Disputes over ownership followed involving a series of violent conflicts during the 19th century. These became known as the New Zealand Land Wars, and were concentrated around Northland and the southern part of the North Island during the 1840s, and the central North Island in the 1860s. Both sides suffered losses, with the Brittish Crown the eventual victor. Land confiscation and questionable land sales carried on through to the 20th century, until the vast majority of land in New Zealand was owned by settlers and the Crown.
Today's Treaty

Following its signing, many of the rights guaranteed to Maori in the Treaty of Waitangi were ignored. To help rectify this, the Waitangi Tribunal was set up in 1975. It has ruled on a number of claims brought by Maori iwi (tribes) and in many cases, compensation has been granted.

While disagreements over the terms of the treaty continue to this day, it is still considered New Zealand’s founding document.

The grounds and building where the treaty was signed have been preserved. Today, the Waitangi Historic Reserve is a popular tourist attraction. There is a large Maori meeting house, the colonial mission house, an historic flagstaff, as well as a very long waka taua (Maori war canoe).

Arriving in Aotearoa

According to Maori, the first explorer to reach New Zealand was Kupe. Using the stars and ocean currents as his navigational guides, he ventured across the Pacific on his waka hourua (voyaging canoe) from his ancestral Polynesian homeland of Hawaiki. It is thought that Kupe made landfall at the Hokianga Harbour in Northland, around 1000 years ago.

Where is Hawaiki?

You will not find Hawaiki on a map, but it is believed Maori came from an island or group of islands in Polynesia in the South Pacific Ocean. There are distinct similarities between the Maori language and culture and others of Polynesia including the Cook Islands, Hawaii, and Tahiti.
Tribal Waka

More waka hourua followed Kupe over the next few hundred years, landing at various parts of New Zealand. It is believed that Polynesian migration was planned and deliberate, with many waka hourua making return journeys to Hawaiki. Today, iwi (tribes) can trace their entire origins and whakapapa (genealogy) back to certain waka hourua. The seven waka that arrived to Aotearoa were called Tainui, Te Arawa, Matatua, Kurahaupo, Tokomaru, Aotea and Takitimu. 
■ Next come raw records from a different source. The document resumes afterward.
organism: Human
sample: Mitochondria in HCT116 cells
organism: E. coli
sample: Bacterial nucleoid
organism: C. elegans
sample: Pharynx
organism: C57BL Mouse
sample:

Hunters, gatherers and growers

Maori were expert hunters and fishermen. They wove fishing nets from harakeke (flax), and carved fishhooks from bone and stone. They hunted native birds, including moa, the world’s largest bird, with a range of ingenious traps and snares. Maori cultivated land and grew introduced vegetables from Polynesia, including the kumara (sweet potato). They also ate native vegetables, roots and berries. Weaved flax baskets were used to carry food, which was often stored in a pataka — a storehouse raised on stilts.

Tribal warfare

In pre-European times, Maori tribal warfare was common. Maori warriors were strong and fearless, able to skillfully yield a variety of traditional weapons, including the spear-like taiaha and club-like mere. Today, these weapons may be seen in Maori ceremonies, such as the wero (challenge).
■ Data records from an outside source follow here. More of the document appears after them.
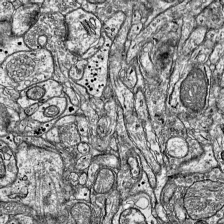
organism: Mouse
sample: Visual Cortex
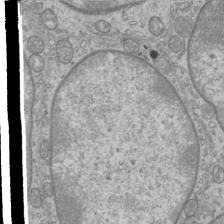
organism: Mouse
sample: Cilia; mouse epididymis
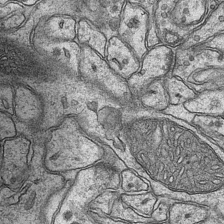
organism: Mouse
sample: CA1 Hippocampus
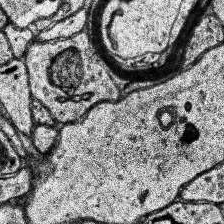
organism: Human
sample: Temporal Lobe
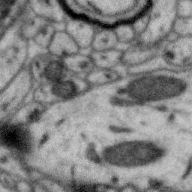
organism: Zebra finch
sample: Brain
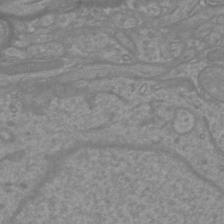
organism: Mouse
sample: Cortical neurons
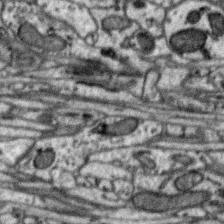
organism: Zebra finch
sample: Brain

To protect themselves from being attacked by other iwi, Maori would construct pa (fortified village). Built in strategic locations, pa were cleverly constructed with a series of stockades and trenches protecting the inhabitants from intruders. Today, many historic pa sites can be found throughout the country.
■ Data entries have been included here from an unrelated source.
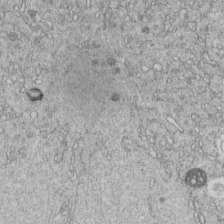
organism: C. elegans
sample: C. elegans embryo early stage
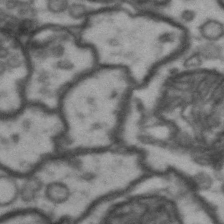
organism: Drosophila
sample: Brain
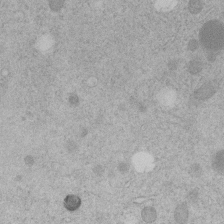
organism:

While Maori lived throughout the North and South Islands, the Moriori, another Polynesian tribe, lived on the Chatham Islands, nearly 900 kilometres east of Christchurch. Moriori are believed to have migrated to the Chathams from the South Island of New Zealand. In the late 18th century, there were about 2000 Moriori living on the Chathams. However, disease and attacks from Maori saw the numbers of this peace-loving tribe become severely depleted. The last full-blooded Moriori is believed to have died in 1933.